The author of this RFC intends to implement this as a codegen-level error in the lccc project, with the x86 codegen attempting to pass sufficiently sized vectors in ymm registers and erroring if unavailable. Mentioning this in discussions about target_feature ABI considerations prompted this RFC.
# Unresolved questions
[unresolved-questions]: #unresolved-questions
- Should `core::simd::Simd` be affected by this, or should an alternative for it be created.
- An alternative proposed with the project-portable-simd was a `HardSimd` type which *would* be affected by this, and `Simd` would not
- `f32` and `f64` ABI Depends on the x87 (IA-32) or sse (x86_64) features. Should these types be disallowed when these features are not present?
- Are other architectures affected by this?

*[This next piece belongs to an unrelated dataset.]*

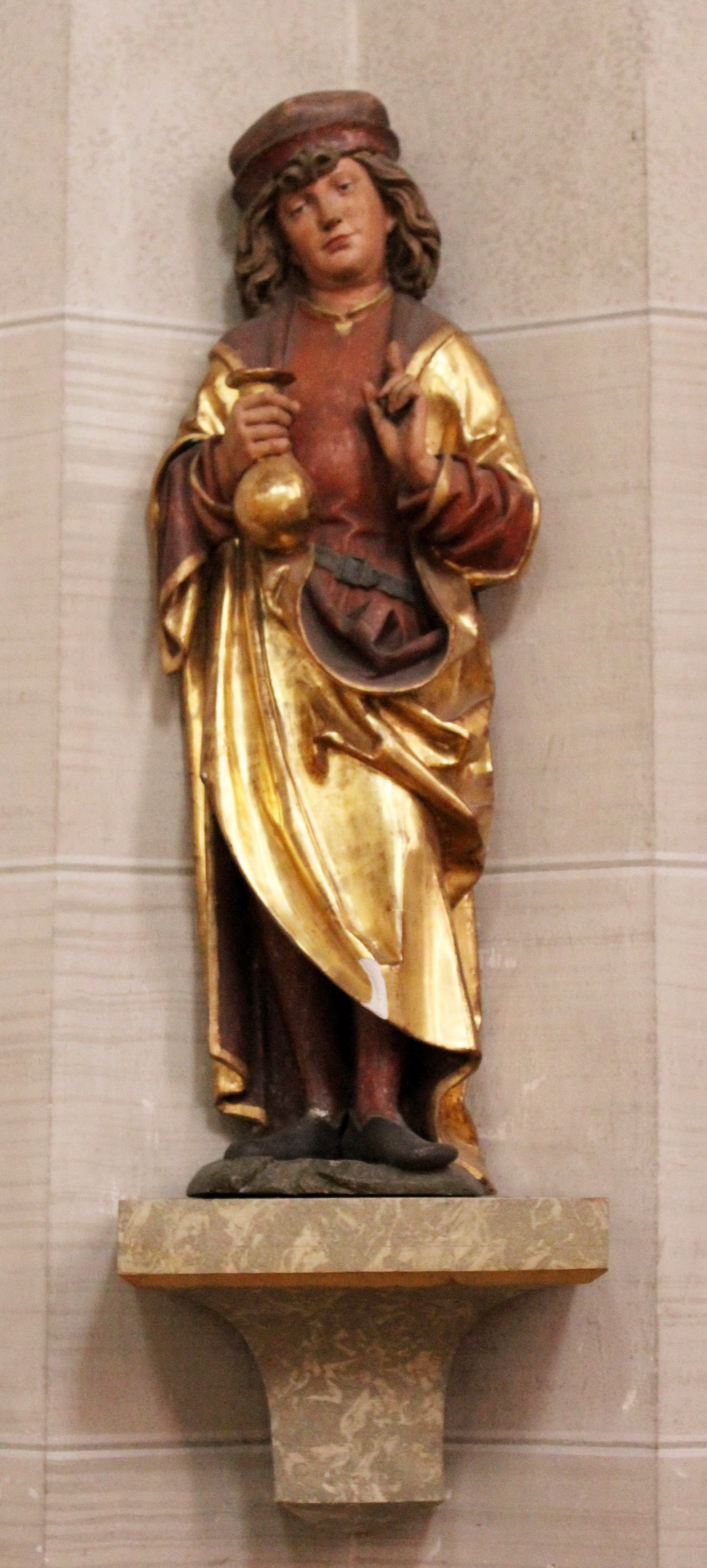 Der stehende, jugendliche Hl. Damian (98 cm hoch) mit flacher Kappe und reichem Lockenhaar hält in der Rechten eine Flasche vor der Brust. Vermutlich von Jörg Syrlin d. J. aus Ulm ca 1490.

How should this RFC cover those architectures?
- Should `#[repr(Rust)]` types be infected by the prescence of SIMD types or should they get an ABI that does not depend on target features (IE. passed by-value indirectly)
# Future possibilities
[future-possibilities]: #future-possibilities
While no current targets for 16-bit x86 exist, it is recommended by this RFC that the types `__m256`, `__m512`, `__m512f`, `__m512i`, and all of the `__m*bh` types not be defined on that target, as the zmm registers required to pass 32- and 64-byte vectors are not available in real and Virtual 8086 modes (even on CPUs that have the avx512f feature), due to lack of support for the VEX or EVEX prefix which is needed to load ymm and zmm registers.
The `__m128bh` type is disallowed simply because they cannot be used in this case - they most likely can be accepted otherwise.

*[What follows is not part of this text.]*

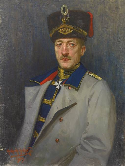 Heinrich Hellhoff - Portrait des Generals Paul Freiherr von Schoenaich, ordensgeschmückt, 1909. Öl/Lwd. 90 x 69 cm
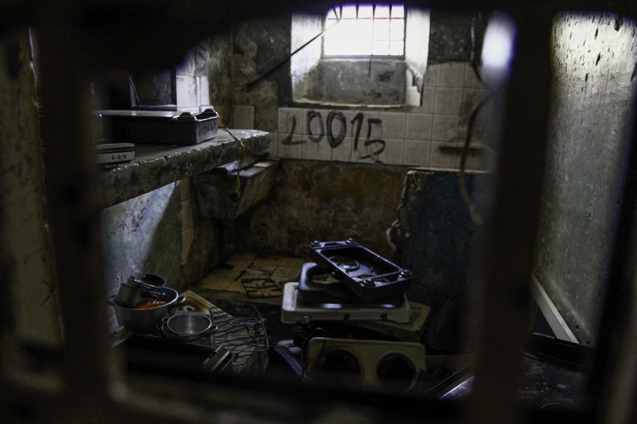 Quito, Ecuador, 20 dic (ANDES).- El Ministerio de Justicia, Derechos Humanos y Cultos presentó la exposición fotográfica "Espacios Verdes" cuyo escenario es el ex-Penal García Moreno. Esta exposición devela lo que dejaron las personas privadas de la libertad antes del cierre de este recinto carcelario. Foto: Micaela Ayala V./ANDES

As new targets are accepted, one thing that should be considered by rust implementations is whether it has target-specific types that can change ABI in-target depending on target-features. Those target-specific types should simillarily be disallowed without those features enabled. If the target designer has the option, it may be useful to consider an ABI that is not affected by target features in this manner for passing vector types if this can be done efficiently.